[Bug]: Query Planner Prefers Parallel Sequential Scan Over Index Scan When enable_seqscan is `on`.

What happened?

I encountered a performance issue while running tests on PostgreSQL 16.4 with the pgvectorscale extension and DiskANN configuration. Below are the details of my setup: Database Configuration:

Machine specs: 8 CPUs, 32GB RAM
PostgreSQL settings:
checkpoint_timeout=5min, effective_cache_size=4GB, jit=on,
maintenance_work_mem=8GB, max_parallel_maintenance_workers=3,
max_parallel_workers=3, max_parallel_workers_per_gather=2,
max_wal_size=1GB, max_worker_processes=16, shared_buffers=8GB,
wal_compression=off, work_mem=4MB

DiskANN Configuration:

"storage_layout": "plain", "num_neighbors": 32, "search_list_size": 64,
"max_alpha": 1.2, "query_search_list_size": 32

When running a test with enable_seqscan set to on, I observed significantly lower query performance compared to when it was turned off. Observed Results: With enable_seqscan=on: QPS: 2.5511 Execution plan shows the query planner favoring a Parallel Sequential Scan despite an index being available. With enable_seqscan=off: QPS: 3130.1343 Execution plan utilizes the Index Scan, resulting in dramatically improved performance.

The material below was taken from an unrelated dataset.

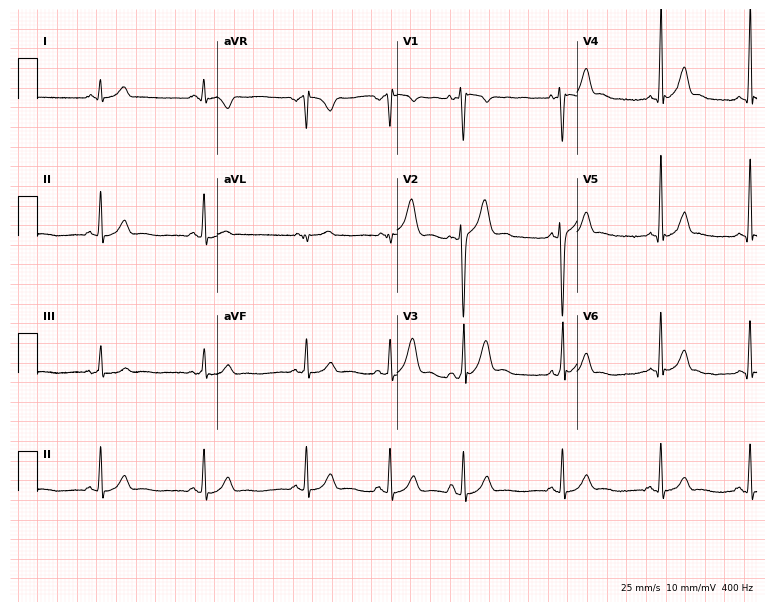
Electrocardiogram, a man, 30 years old. Overall reading on record: normal ECG.
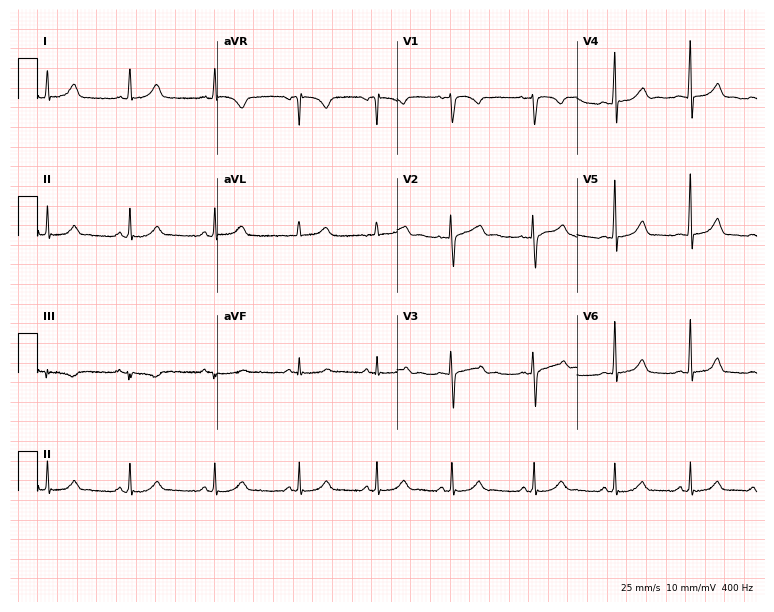
Standard 12-lead ECG recorded from a woman, 20 years old. Read as a normal ECG.

Execution Plans: With enable_seqscan=on: The planner chooses a Parallel Sequential Scan, with execution taking ~713ms. (Relevant details from the EXPLAIN ANALYZE output)

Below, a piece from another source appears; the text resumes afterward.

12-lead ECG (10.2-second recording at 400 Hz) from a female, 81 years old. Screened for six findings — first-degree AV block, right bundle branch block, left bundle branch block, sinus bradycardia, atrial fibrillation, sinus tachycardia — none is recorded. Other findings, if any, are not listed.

Limit  (cost=11783.19..11784.36 rows=10 width=16) (actual time=695.078..713.197 rows=10 loops=1)
   ->  Gather Merge  (cost=11783.19..60397.62 rows=416666 width=16) (actual time=695.076..713.193 rows=10 loops=1)
         Workers Planned: 2
         Workers Launched: 2
         ->  Sort  (cost=10783.17..11304.00 rows=208333 width=16) (actual time=691.886..691.887 rows=7 loops=3)
               Sort Key: ((embedding <=> '[0.0041067647,-0.0126647325,-0.0024094123,-0.011227365,-0.016559536,0.014572391,0.009068001,-0.020348357,-0.01203547,0.007226581,-0.009213725,0.0072994432,-0.017698832,-0.014108724,-0.021302186,0.009167358,0.024362387,.......
-0.015857412,0.0011955984,-0.020507328,0.016374068,-0.011995727,-0.024123931,0.00021185855,0.01373779,-0.00064789184,-0.004537313,0.0036099786,0.00507053,-0.018864622,0.006733107,0.045200907,-0.020017166,-0.021686368,-0.0018463882,-0.010313278,0.0035205572,-0.004802265,-0.009438935]'::vector))
               Sort Method: top-N heapsort  Memory: 25kB
               Worker 0:  Sort Method: top-N heapsort  Memory: 25kB
               Worker 1:  Sort Method: top-N heapsort  Memory: 25kB
               ->  Parallel Seq Scan on pg_vectorscale_collection  (cost=0.00..6281.17 rows=208333 width=16) (actual time=0.082..673.951 rows=166667 loops=3)
 Planning Time: 0.068 ms
 Execution Time: 713.217 ms
(12 rows)

With enable_seqscan=off:

The planner opts for an Index Scan, with execution completing in ~12ms.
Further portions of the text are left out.